Tonight I'm working at the School of Music (at Passim). I'm going to get myself a salad at veggie planet and a small side of bread, and hunker down to do some interweb networking. Yay for goals.

Tomorrow I gym it up. Yoga at 4:30 or Tae Kwon Do at 5:30?

<3

All of my hope,

--Beth

Tuesday, January 12, 2010

woke up this morning and suddenly realized that we're all in this together--

Hey doods,

I am no longer sick. I do not have an excuse to neglect my blogalog anymore. I was really on a roll with the gym, and last week I was so sick that I just couldn't make myself go everyday. I went twice the entire week! Lame. But sometimes the best thing you can do for yourself is stay in bed. Most of the time that's not true for me. When I'm sick, it REALLY is.
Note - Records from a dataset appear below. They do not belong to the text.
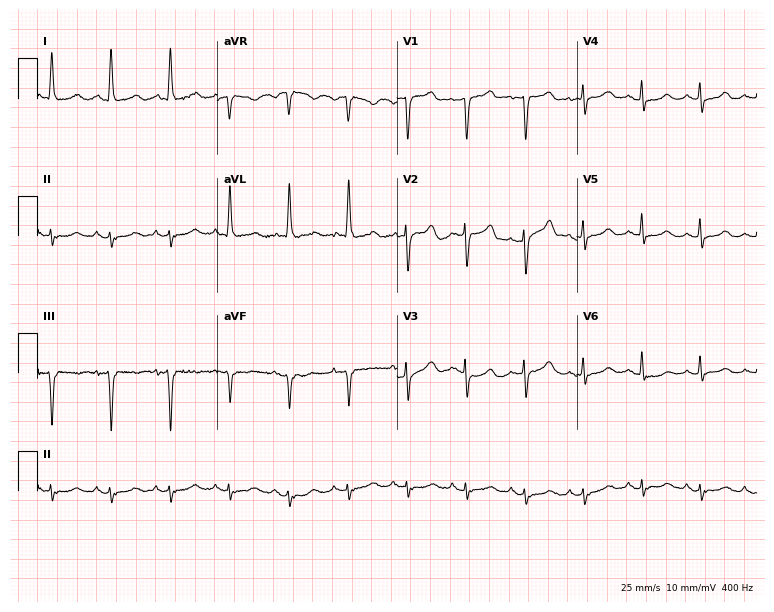
Electrocardiogram, a woman, 85 years old. Of the six screened findings (first-degree AV block, right bundle branch block, left bundle branch block, sinus bradycardia, atrial fibrillation, sinus tachycardia), none is recorded. Other findings, if any, are not listed.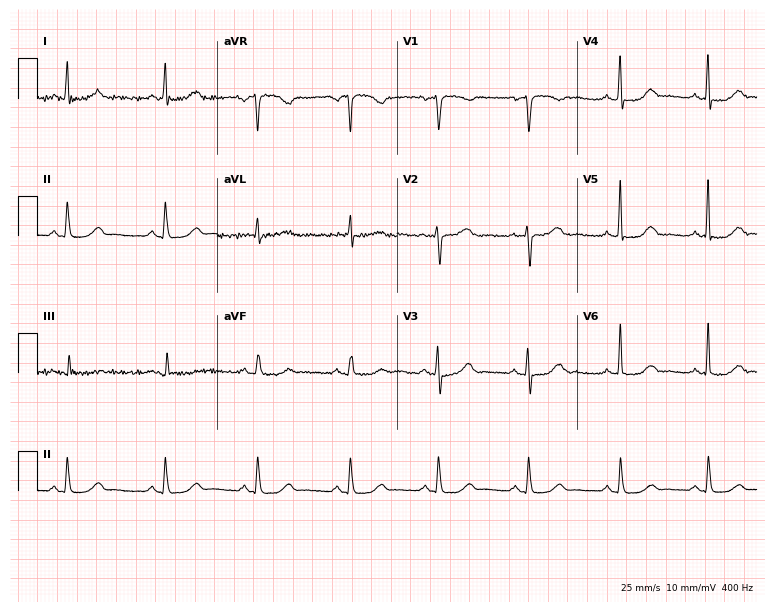
12-lead ECG from a 42-year-old woman (7.3-second recording at 400 Hz). Recorded interpretation: within normal limits.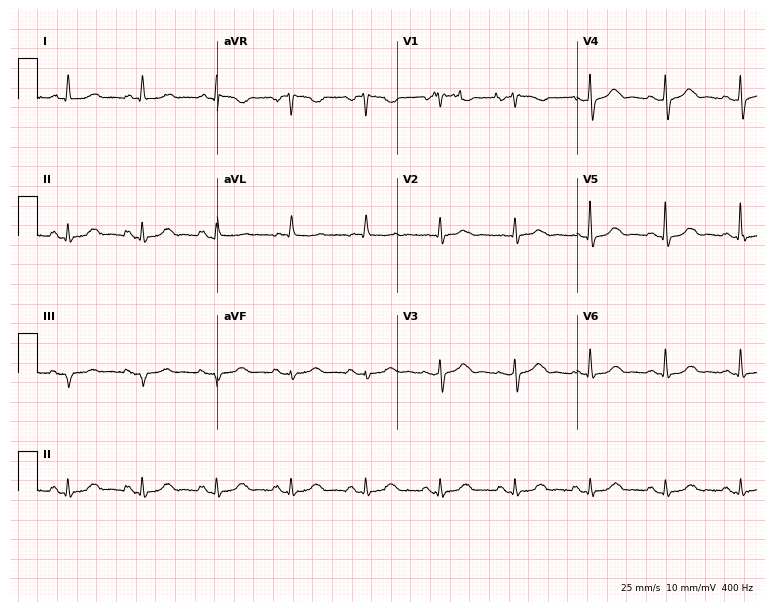
12-lead ECG (7.3-second recording at 400 Hz) from an 80-year-old female patient. Labelled as a normal ECG.

So things on my to do list for today: go to Goodyear and get my car looked at (it sounds like a tugboat when I drive it), go to the gym, and spend some good quality time at the open mic with Gabriel.

GOALS: no dessert. Minimal carbs.

This all sounds easy enough to manage. I think one thing I've realized doing this 180 is that I often set my goals way too high and let myself down. After the summer, I went on a crash diet (Atkins), and didn't eat ANY carbs for three weeks (I think). I lost a couple of pounds (like TWO), but ultimately it wasn't changing any of my eating habits. I was still relating to food the same way. It's become an effort NOT to relate to it the way I want to; as some sort of cure for pain or loneliness. I'm slowly coming to a place where I want something else to fill that spot. I'm not positive what that one thing is yet, but I do know that it has something to do with all of the healthy things I do in my life: gym, music, reading, time with the people I love, devotionals, mix CDS, listening to a friend in need, Sundays at SLAM, physical affection, etc. Maybe these things put together are some sort of picture of God? I don't know.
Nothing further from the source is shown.